Activity: Go through the records below and copy out every line holding "sample".

*** Opening The records ***

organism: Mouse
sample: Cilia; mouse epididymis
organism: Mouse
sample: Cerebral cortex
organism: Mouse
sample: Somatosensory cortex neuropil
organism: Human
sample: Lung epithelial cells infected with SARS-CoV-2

*** Closing The records ***
*** Opening The records ***

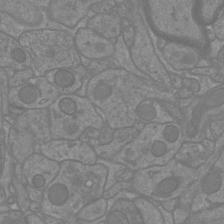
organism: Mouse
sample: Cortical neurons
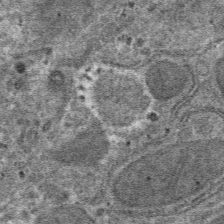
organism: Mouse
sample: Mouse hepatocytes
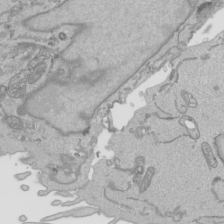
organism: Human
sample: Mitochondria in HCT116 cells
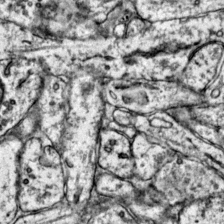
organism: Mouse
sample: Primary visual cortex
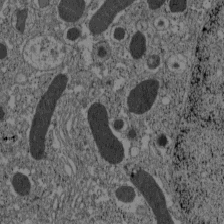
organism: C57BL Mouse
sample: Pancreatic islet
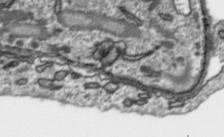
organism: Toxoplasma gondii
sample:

*** Closing The records ***

Response to this task:
sample: Cilia; mouse epididymis
sample: Cerebral cortex
sample: Somatosensory cortex neuropil
sample: Lung epithelial cells infected with SARS-CoV-2
sample: Cortical neurons
sample: Mouse hepatocytes
sample: Mitochondria in HCT116 cells
sample: Primary visual cortex
sample: Pancreatic islet
sample:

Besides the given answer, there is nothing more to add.